Installation and Dependencies

  1. Clone the Repository

    git clone https://github.com/mhtjsh/Protein_DNA_Interface_Generation.git
    cd Protein_DNA_Interface_Generation
  2. Install Dependencies

    • Python (3.7+ recommended)
    • Snakemake (install via pip or conda):
      pip install snakemake
    • Fortran Compiler (e.g., gfortran)
    • Shell (usually installed by default)
    • Docker (optional, but recommended for reproducible runs)
  3. Check Installation

    snakemake --version

    A valid Snakemake version (e.g., 7.x) should be displayed.


Usage

  1. Prepare Input

    • Place your raw .pdb files in input/.
  2. Run the Workflow

    snakemake --cores 1 --latency-wait 10

    This commands all the steps: splitting PDB files, running Naccess, and generating interface results.

  3. Customization (Optional)

    • Modify or add rules in the Snakefile.
    • Update any scripts in scripts/ to customize the pipeline.

Common Snakemake Options

  • Dry Run

    snakemake --cores 1 --latency-wait 10

    Shows the planned jobs without executing them.

  • Force All Steps

    snakemake --cores 1 --latency-wait 10

    Re-runs every rule ignoring cached results.

  • Workflow DAG

    snakemake --dag | dot -Tpng > dag.png

    Exports a directed acyclic graph (DAG) of the workflow.


Docker Usage

We provide a ready-to-use Docker image to facilitate a reproducible environment. Below are instructions to pull or build the image, and run the pipeline inside a container.

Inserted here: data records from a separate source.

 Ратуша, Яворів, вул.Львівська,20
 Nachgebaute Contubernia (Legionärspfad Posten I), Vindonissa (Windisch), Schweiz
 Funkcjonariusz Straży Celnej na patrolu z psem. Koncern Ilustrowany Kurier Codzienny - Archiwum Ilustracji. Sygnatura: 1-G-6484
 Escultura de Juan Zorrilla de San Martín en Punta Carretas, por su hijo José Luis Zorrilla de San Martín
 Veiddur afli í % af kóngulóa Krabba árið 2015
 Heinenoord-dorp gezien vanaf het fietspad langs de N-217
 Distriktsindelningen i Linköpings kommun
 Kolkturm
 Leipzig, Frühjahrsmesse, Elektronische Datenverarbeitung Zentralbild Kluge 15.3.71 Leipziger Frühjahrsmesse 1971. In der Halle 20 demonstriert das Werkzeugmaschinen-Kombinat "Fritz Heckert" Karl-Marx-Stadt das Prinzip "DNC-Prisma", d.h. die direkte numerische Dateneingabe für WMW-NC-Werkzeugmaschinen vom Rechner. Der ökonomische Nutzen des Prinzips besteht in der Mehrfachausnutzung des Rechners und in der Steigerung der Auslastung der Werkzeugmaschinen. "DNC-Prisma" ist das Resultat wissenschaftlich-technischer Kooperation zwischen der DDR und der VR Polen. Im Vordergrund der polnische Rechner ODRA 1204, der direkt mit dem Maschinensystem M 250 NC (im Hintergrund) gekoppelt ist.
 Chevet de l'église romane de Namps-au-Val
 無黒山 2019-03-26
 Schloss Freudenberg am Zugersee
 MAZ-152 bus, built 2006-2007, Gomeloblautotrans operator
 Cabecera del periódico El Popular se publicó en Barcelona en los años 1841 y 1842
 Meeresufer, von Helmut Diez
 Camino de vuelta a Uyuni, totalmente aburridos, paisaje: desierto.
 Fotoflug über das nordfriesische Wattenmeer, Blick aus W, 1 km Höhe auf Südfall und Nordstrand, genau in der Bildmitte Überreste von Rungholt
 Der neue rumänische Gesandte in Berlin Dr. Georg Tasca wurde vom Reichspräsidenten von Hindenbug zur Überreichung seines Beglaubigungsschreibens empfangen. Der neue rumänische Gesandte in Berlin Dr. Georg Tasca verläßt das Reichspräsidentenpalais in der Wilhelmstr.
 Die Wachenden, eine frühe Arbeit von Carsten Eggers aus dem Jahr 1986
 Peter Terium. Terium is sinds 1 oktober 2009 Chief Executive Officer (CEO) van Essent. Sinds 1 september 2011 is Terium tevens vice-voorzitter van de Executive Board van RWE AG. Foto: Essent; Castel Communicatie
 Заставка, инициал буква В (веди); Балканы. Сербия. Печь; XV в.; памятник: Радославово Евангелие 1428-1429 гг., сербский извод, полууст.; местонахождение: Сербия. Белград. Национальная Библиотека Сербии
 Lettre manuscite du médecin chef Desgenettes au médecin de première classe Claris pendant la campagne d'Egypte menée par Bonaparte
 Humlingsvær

Pull the Pre-built Image (Recommended)

docker pull mhtjsh/protein-dna-interface

Build the Image Yourself (Optional)

git clone https://github.com/mhtjsh/Protein_DNA_Interface_Generation.git
cd Protein_DNA_Interface_Generation
docker build -t mhtjsh/protein-dna-interface .

Running the Container

Basic Run Using Example Data

docker run --rm -it mhtjsh/protein-dna-interface

Mounting Input and Output Folders

To process your own input PDB files and retrieve outputs on your host system:

docker run --rm -it \
  -v /home/mhtjsh/Protein_DNA_Interface_Generation/input:/app/input \
  -v /home/mhtjsh/Protein_DNA_Interface_Generation/output:/app/output \
  mhtjsh/protein-dna-interface
  • Ensure your local input/ directory has .pdb files before running.
  • Results will be placed in output/.
  • Adjust the local path (/home/mhtjsh/Protein_DNA_Interface_Generation) to your actual directory if needed.

Testing

  1. Manual Testing

    • Place a test PDB file in input/.
    • Run Snakemake or the Docker container, verifying outputs in split_chain/, rsa/, and interface/.
  2. Automated Testing

    • Create minimal test data and a test rule in the Snakefile or a CI configuration (e.g., GitHub Actions).

Contributing

All contributions are welcome! To contribute:

  1. Fork this repository.
  2. Create a new feature branch.
  3. Submit a pull request with your changes.

License

This project is distributed under an open-source license (e.g., MIT). See LICENSE for details.